Не могут сложить дважды два. Не обращают внимания на важное. Не видят мелочей. Экономят интеллектуальную энергию.

Я доплачиваю 10 евро для того чтобы лететь на выбранном мною месте, я доплачиваю 10 евро для того чтобы лететь впереди, где меньше трясет, я доплачиваю 10 евро, чтобы купить себе место, в спинку которого методично и больно бьет вредный крикливый ребенок (а мы помним, чем закончилось такое поведение в фильме «Титан»), я доплачиваю 10 евро за место, рядом с которым в ноль пьяный дядя без штанов хлещет бухло прямо из горла, он слушает хэви-метал, ему не страшно, ему не долго, его ничто не раздражает.

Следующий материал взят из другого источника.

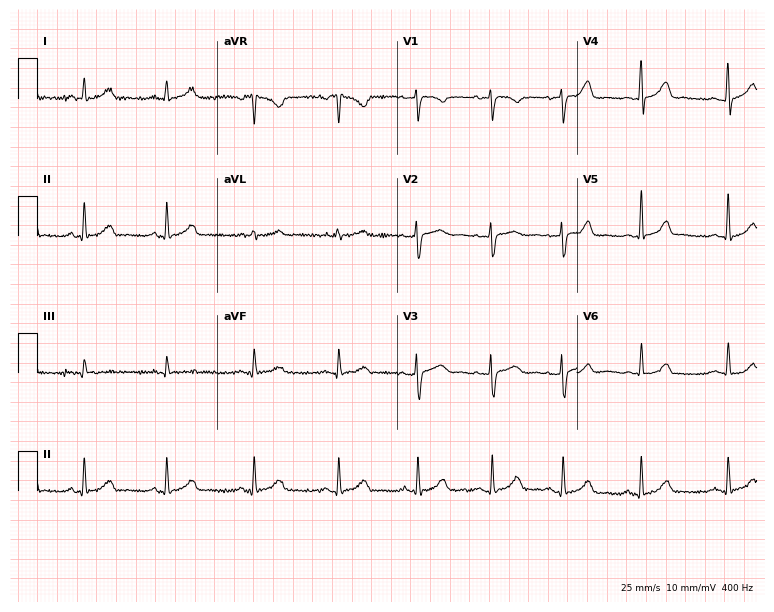
12-lead ECG (7.3-second recording at 400 Hz) from a female, 30 years old. Labelled as a normal ECG.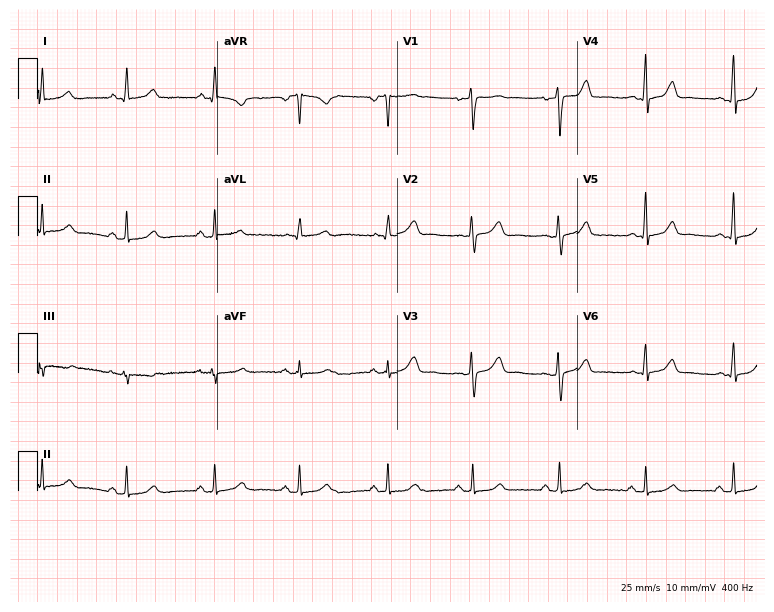
Electrocardiogram, a female, 41 years old. Overall reading on record: normal ECG.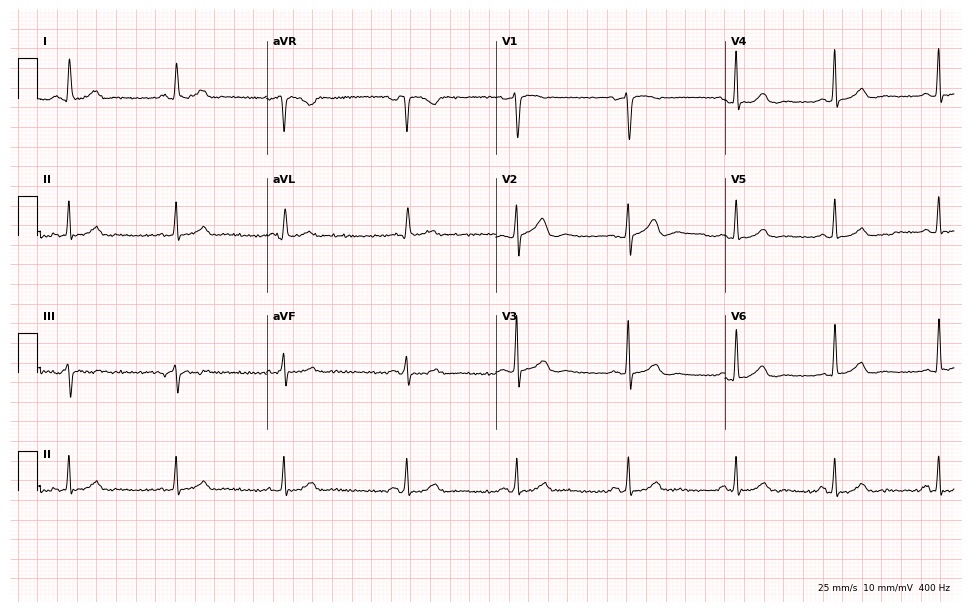
Standard 12-lead ECG recorded from a female patient, 63 years old. Read as a normal ECG.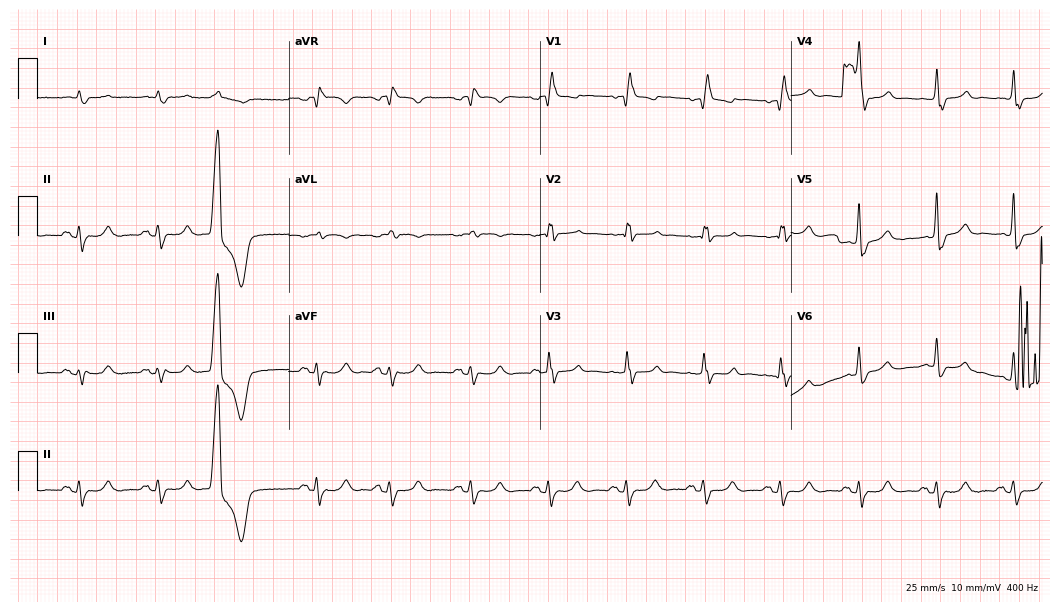
ECG (10.2-second recording at 400 Hz) — a male, 78 years old. Findings include right bundle branch block.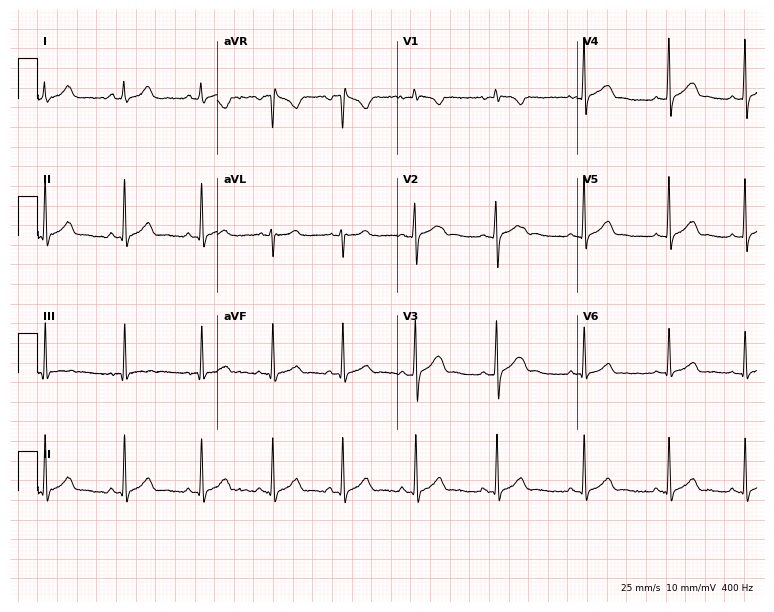
Electrocardiogram, a female patient, 20 years old. Overall reading on record: normal ECG.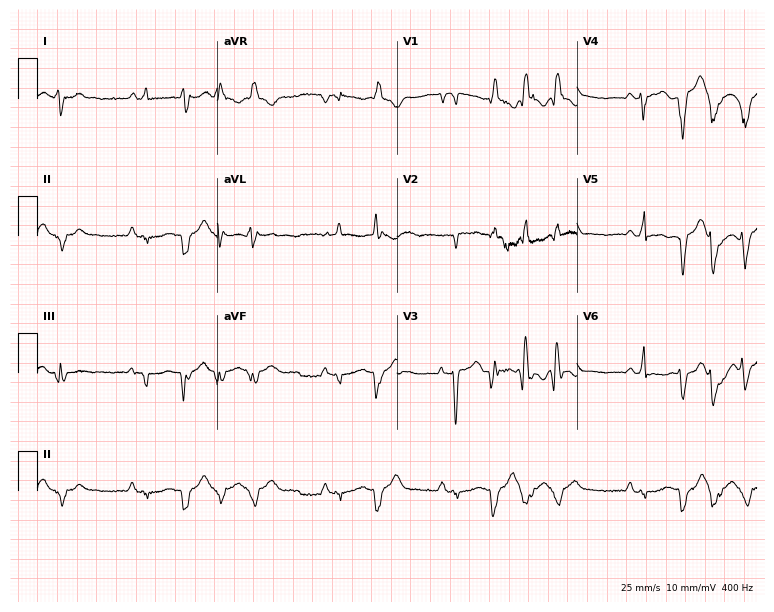
12-lead ECG from a 40-year-old woman. Findings include sinus tachycardia (a sinus rate of 100 beats per minute or more).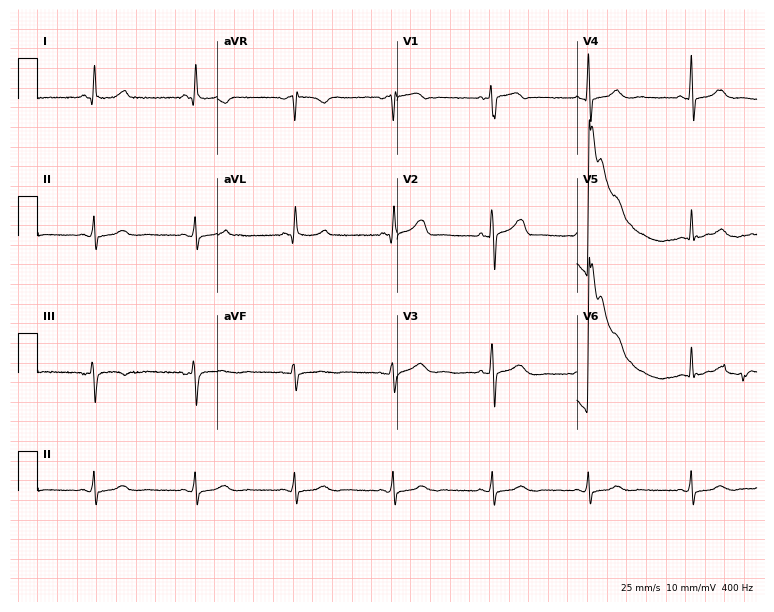
12-lead ECG (7.3-second recording at 400 Hz) from a woman, 60 years old. Labelled as a normal ECG.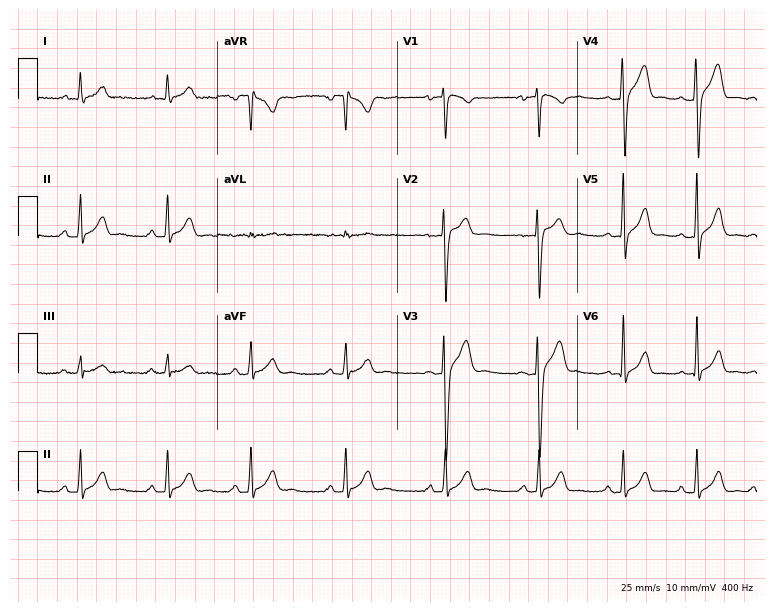
Standard 12-lead ECG recorded from a 21-year-old man (7.3-second recording at 400 Hz). Read as a normal ECG.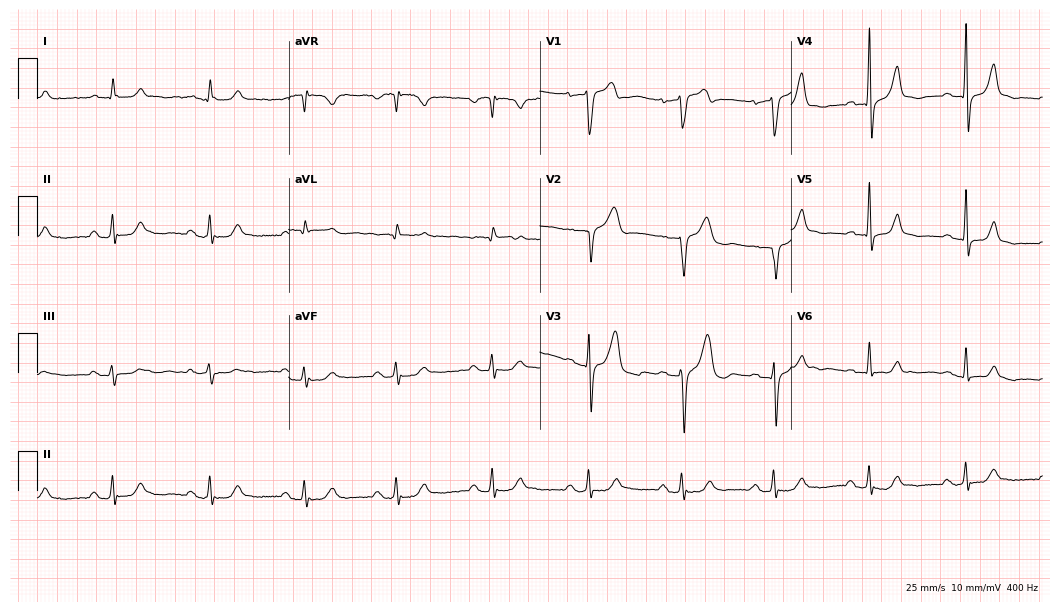
12-lead ECG from a male, 68 years old (10.2-second recording at 400 Hz). Recorded interpretation: within normal limits.

Конечно, этот проверенный столетиями метод избежать расстройств и страхов действует на моего соседа безупречно, в ушах его хэви-метал, на тощих бедрах трусы в цветочек, он спит у меня на плече. Еще секунда – и я приму одно из двух одинаково прекрасных решений: попрошу поделиться бухлом или потребую сменить мне место.

Как его на борт-то пропустили. Видимо, достаточно в смерть набухаться, чтобы тебе на всех плевать и всем на тебя плевать. Чтобы ты никого не видел и тебя никто не видел из сотрудников авиакомпании. Все то же: не обращают внимания, не складывают дважды два, экономят энергию, полуспят, реагируют только на «приведите спинку в вертикальное положение». И попробуй не привести.

Новый мой сосед – трезвый, читает, заглядывая через плечо, текст Гроссмана. Надо же, в 1961 году этот маршрут на тех еще самолетах составлял три с половиной часа.
–Так то были медленные самолеты!
–Так я и говорю, что медленные.
– Ну и что вас удивляет.
– Ничего меня не удивляет.
– Но доцент тупой, решил уточнить.
– А почему же сейчас три с половиной часа, на быстрых-то?
– Сейчас не три с половиной. Сейчас полтора, ну, два часа.
– Да?
– Мы просто Украину облетаем. Вы что, не в курсе?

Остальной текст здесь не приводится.